Below we will replot the df_runs_cleaned dataframe to see how the two new columns were applied to it!

[54]:

df_runs_cleaned

[54]:

	max_speed	max_heartrate	outlier	EE_scores
0	13.32	177.0	1	-0.236364
1	14.40	186.0	1	-2.624880
2	15.12	159.0	-1	-15.545455
3	13.32	156.0	1	-2.982775
4	12.60	174.0	1	-2.155981

Now that we have labeled the outliers as -1, let’s try to see which values of max heartrate and max speed are being considered as outliers by our Elliptic Envelope Algorithm.

[55]:

outlier_df = df_runs_cleaned[df_runs_cleaned.get('outlier')=='-1'].get(
    ['max_heartrate','max_speed'])
outlier_df

[55]:

	max_heartrate	max_speed
2	159.0	15.12

Using the dataframe above, we can highlight these outlier values in our original scatterplot in order to visually asses which pair/s of max speed and max heart rate values are not following the general trend seen in our scatterplot.

[56]:

df_runs_cleaned.drop(outlier_df.index)

[56]:

	max_speed	max_heartrate	outlier	EE_scores
0	13.32	177.0	1	-0.236364
1	14.40	186.0	1	-2.624880
3	13.32	156.0	1	-2.982775
4	12.60	174.0	1	-2.155981

[57]:

# Setting Figure Size in Seaborn
sns.set(rc={'figure.figsize':(16,8)})

# Setting Seaborn plot style
sns.set_style("darkgrid")

# Plotting our data
# We will calculate the regression line while not accounting for our outliers
plot = sns.regplot(data=df_runs_cleaned.drop(outlier_df.index), x="max_speed",
                   y="max_heartrate")

#Renaming x and y labels
plot.set_ylabel("Maximum Heart Rate (bpm)", fontsize = 16)
plot.set_xlabel("Maximum Speed (km/hr)", fontsize = 16)

# Plotting the outlier and highlighting it
plt.scatter(outlier_df.get('max_speed'),outlier_df.get('max_heartrate'))
plt.scatter(outlier_df.get('max_speed'),outlier_df.get('max_heartrate'),
            facecolors='red',alpha=.35, s=500)

[57]:

<matplotlib.collections.PathCollection at 0x7f851e001a90>

Thus, the points highlighted in red are ones that seem to not be following the general trend of our dataset.
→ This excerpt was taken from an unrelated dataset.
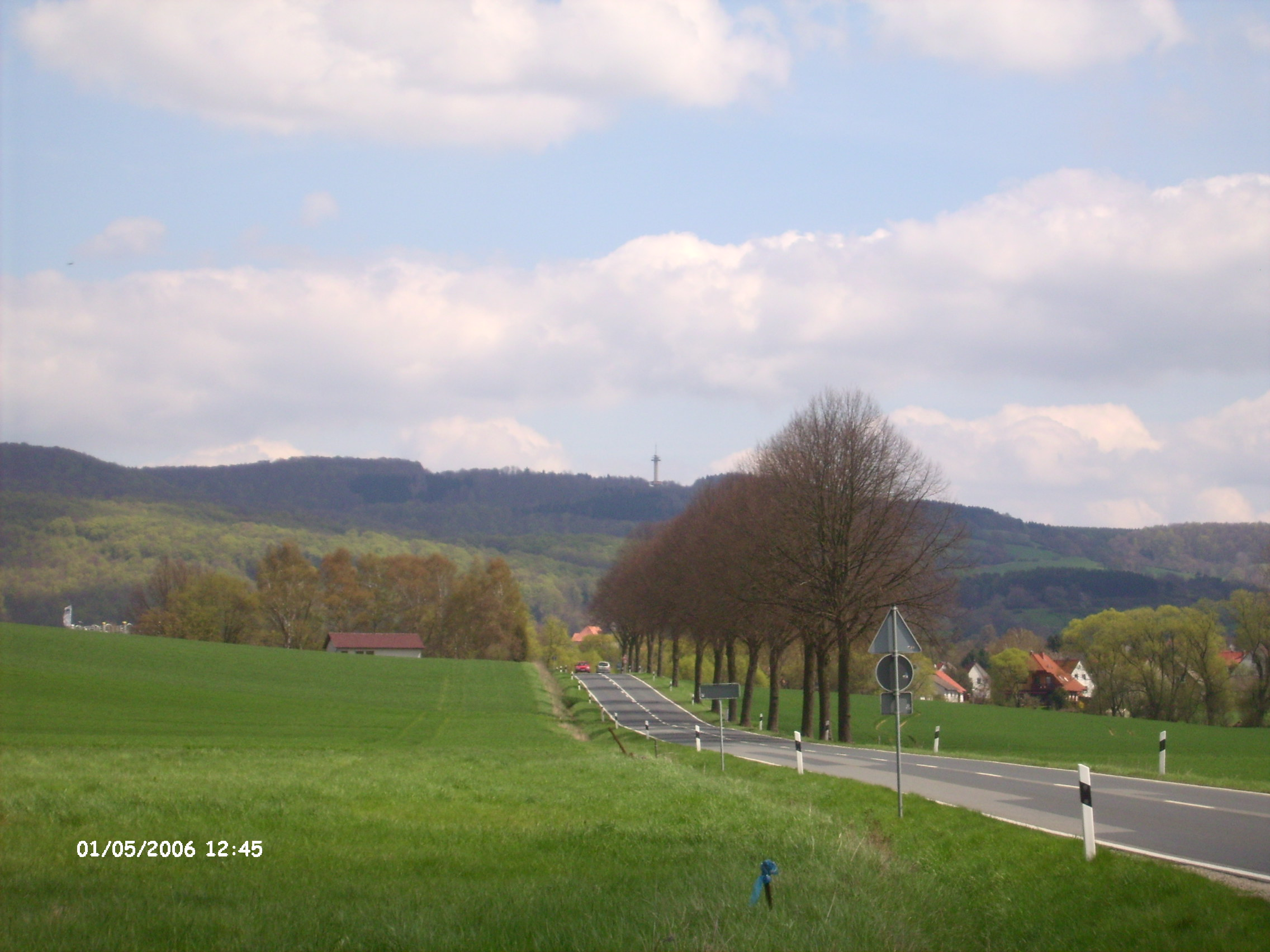 Hoher Hagen, Blick von Scheden zum Hohen hagen, Germany

Lastly, let’s see what the new p-value is after outlier removal!

[58]:

slope, intercept, r_value, p_value, std_err = stats.linregress(
    df_runs_cleaned.drop(outlier_df.index).get('max_speed'),
    df_runs_cleaned.drop(outlier_df.index).get('max_heartrate'))

print(f'Slope: {slope:.3g}')
print(f'Coefficient of determination: {r_value**2:.3g}')
print(f'p-value: {p_value:.3g}')

Slope: 8.01
Coefficient of determination: 0.223
p-value: 0.528

Our new p-value after removing any outliers is 77.8% which is more than 30%. Therefore, after removing the outliers, our result is statistically less significant which means that there is not enough evidence to conclude that that there is a correlation between maximum speed and the maximum heart rate.